*HOW TO COMPLETE THIS TASK*: When you copy the data that follows, reproduce every word exactly and leave out the images.

****************

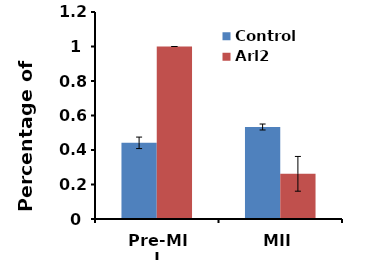
| Category | Control | Arl2 |
|---|---|---|
| Pre-MII | 0.442 | 1 |
| MII | 0.533 | 0.262 |
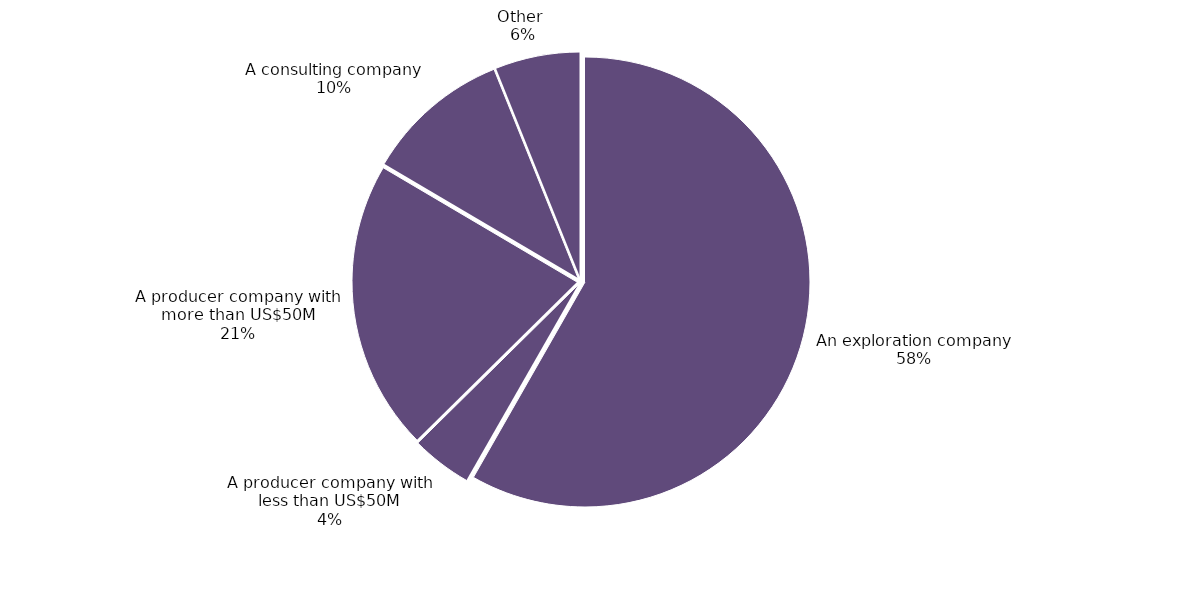
| Category | Series 0 |
|---|---|
| An exploration company | 0.583 |
| A producer company with less than US$50M | 0.044 |
| A producer company with more than US$50M | 0.209 |
| A consulting company | 0.104 |
| Other  | 0.061 |

****************

*SOLVED PROBLEM*:
| Category | Control | Arl2 |
|---|---|---|
| Pre-MII | 0.442 | 1 |
| MII | 0.533 | 0.262 |
| Category | Series 0 |
|---|---|
| An exploration company | 0.583 |
| A producer company with less than US$50M | 0.044 |
| A producer company with more than US$50M | 0.209 |
| A consulting company | 0.104 |
| Other  | 0.061 |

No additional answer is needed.